Get candidate introgressed fragments
Input
To obtain candidate introgressed fragments from sstar, users should provide the output (e.g. test.tract.threshold) from sstar threshold. If no source genome is available, users can use the following command:
sstar tract --threshold test.tract.threshold --output-prefix test
If one source individual is available, users can calculate source match rates and output these source match rates and candidate introgressed regions in a single BED file:
sstar tract --threshold test.tract.threshold --output-prefix test --match-rate test.tract.src1.match.rate
If source genomes from two different source populations are available, users can provide the output (e.g. test.tract.src1.match.rate and test.tract.src2.match.rate) from sstar matchrate, and use the following command:
sstar tract --threshold test.tract.threshold --output-prefix test --match-rate test.tract.src1.match.rate test.tract.src2.match.rate
Output
If no source match-rate file is provided, sstar tract writes one BED file:
test.bed
If one source match-rate file is provided, sstar tract writes one BED file containing the source match rate:
test.bed
If two source match-rate files are provided, sstar tract writes two BED files:
test.src1.bed
test.src2.bed
These two files contain segments assigned to one of the two possible source genomes or source populations.

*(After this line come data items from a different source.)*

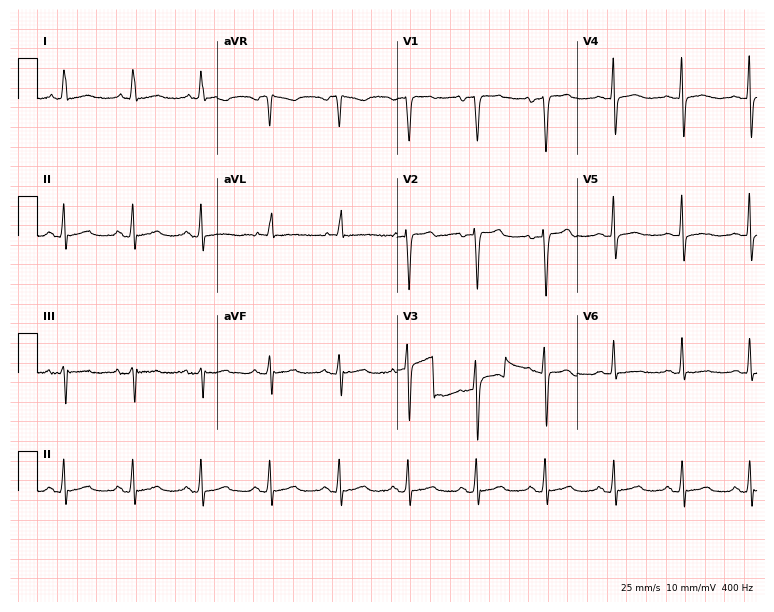
12-lead ECG from a 72-year-old female patient. Recorded interpretation: within normal limits.
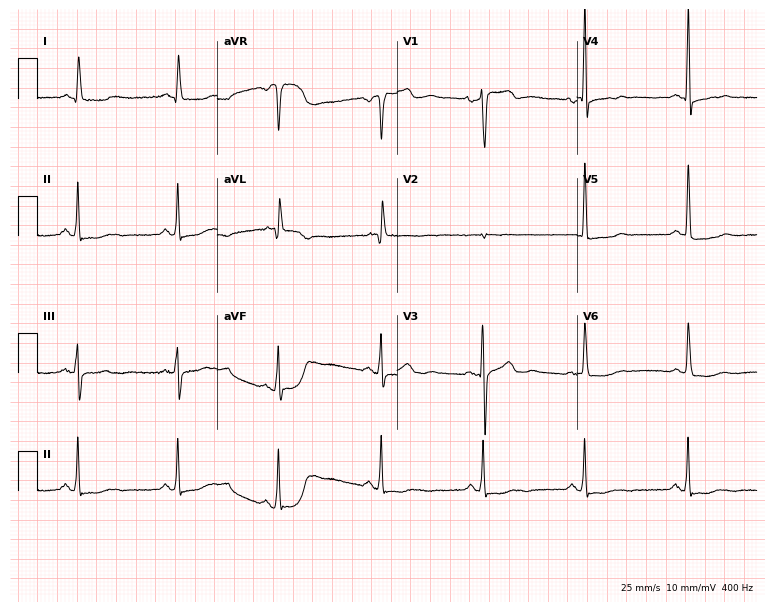
ECG — a male patient, 74 years old. Screened for six findings — first-degree AV block, right bundle branch block, left bundle branch block, sinus bradycardia, atrial fibrillation, sinus tachycardia — none is recorded.
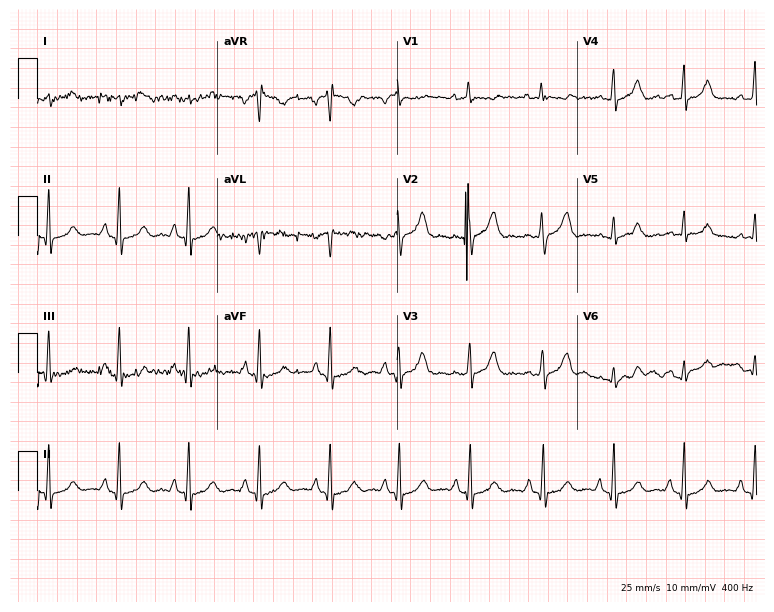
12-lead ECG from a man, 69 years old. Screened for six findings — first-degree AV block, right bundle branch block, left bundle branch block, sinus bradycardia, atrial fibrillation, sinus tachycardia — none is recorded. Only these six findings were labelled.
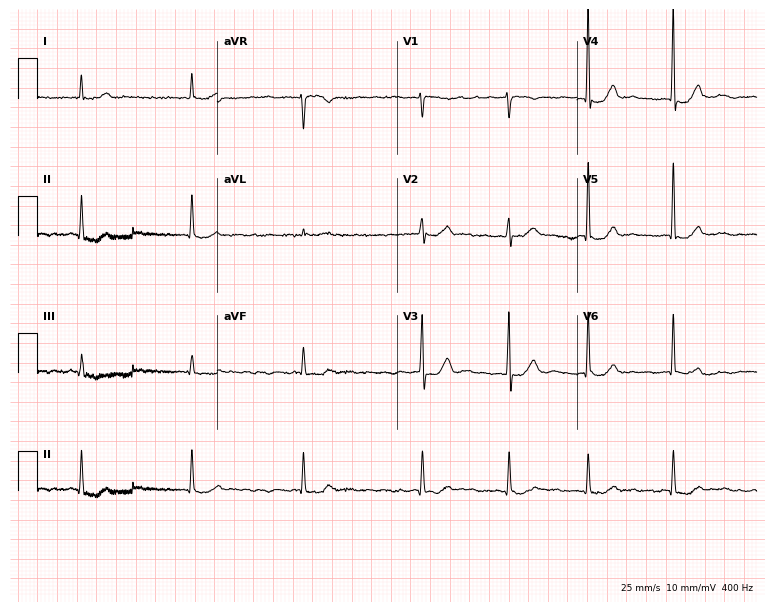
ECG — a 79-year-old female. Screened for six findings — first-degree AV block, right bundle branch block, left bundle branch block, sinus bradycardia, atrial fibrillation, sinus tachycardia — none is recorded. Only these six findings were labelled.
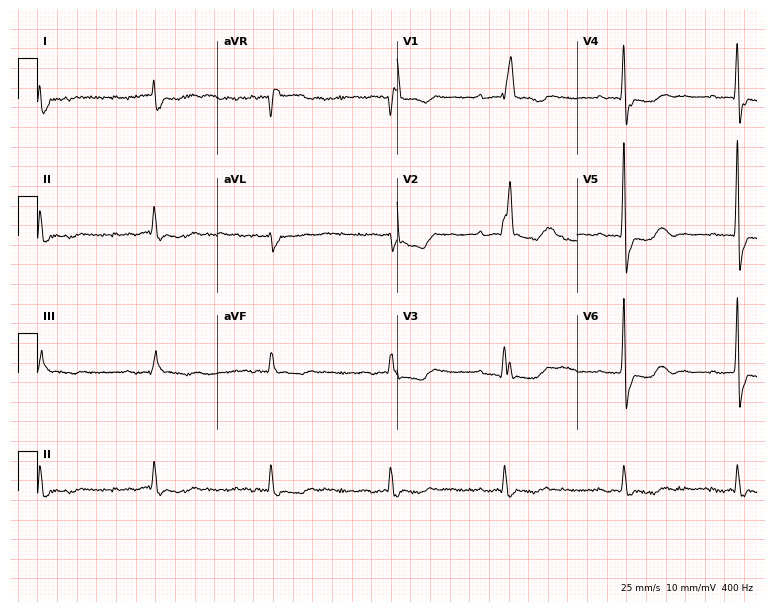
12-lead ECG (7.3-second recording at 400 Hz) from a male patient, 84 years old. Findings include first-degree AV block, right bundle branch block.

An example for the output is below:
| 1 | 75030000 | 75080000 | tsk_10 | 0.280797 |
- The first column is the name of the chromosome.
- The second column is the start position.
- The third column is the end position.
- The fourth column is the name of the sample.
- The fifth column is the source match rate. This column is included only when source match-rate files are provided.
Settings
When two source match-rate files are provided, users can use --diff to set the difference cutoff for assigning tracts to the two sources. The default is 0.
For two source match-rate files, the current implementation compares match_rate_x - match_rate_y, where match_rate_x is from the first match-rate file and match_rate_y is from the second match-rate file. Rows with match_rate_x - match_rate_y > diff are written to .src1.bed, and rows with match_rate_x - match_rate_y < diff are written to .src2.bed.